Hobbyists often compete with their model rockets to determine which rocket flies the highest. On one test launch, a rocket was fired vertically upward. The angle of elevation to the top of the flight was measured from two points that were 20 m apart, on the same side of the launch site, and collinear with it. The angles measured at the two points were $66$ degrees and $37$ degrees. How high did the rocket fly, to the nearest metre?

I drew a diagram with the base floor, and a rocket flying upward, with two points on the same ground level of the floor, and a line from one point to another showing that the distance is $20~\text{m}$.

I then measured $\tan 66^\circ = h/x$, and $\tan 37^\circ = h/(20 - x)$, and solved the system of equations.
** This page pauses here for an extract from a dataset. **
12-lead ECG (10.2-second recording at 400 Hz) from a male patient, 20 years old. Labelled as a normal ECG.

I got the wrong answer though, and even verified in wolframalpha, verifying the fact that I did indeed get a wrong answer.

I looked for solutions online and people say they differentiate between the two lengths of the points as $x - 20$, and $x$, as opposed to $x$ and $20 - x$, wouldn't it be $20 - x$, and $x$, since $(20 - x) + x = 20$, which is the sum of the two sides, as opposed to $(x - 20) + x = 2x - 20$? I'm getting the wrong answers when having $20 - x$, but the right answers when having $x - 20$. Can anyone help me out here?

Thanks!

Answer 1

The observer who measures the angle of elevation to the rocket to be $66^\circ$ is closer than the observer who measures the angle of elevation to be $37^\circ$.

Consequently, if $x$ is the distance from the closer observer to the point where the rocket is launched, then

$$\tan(66^\circ) = \frac{h}{x}$$

and, since the second observer is $20~\text{m}$ farther from the launch site,

$$\tan(37^\circ) = \frac{h}{x + 20~\text{m}}$$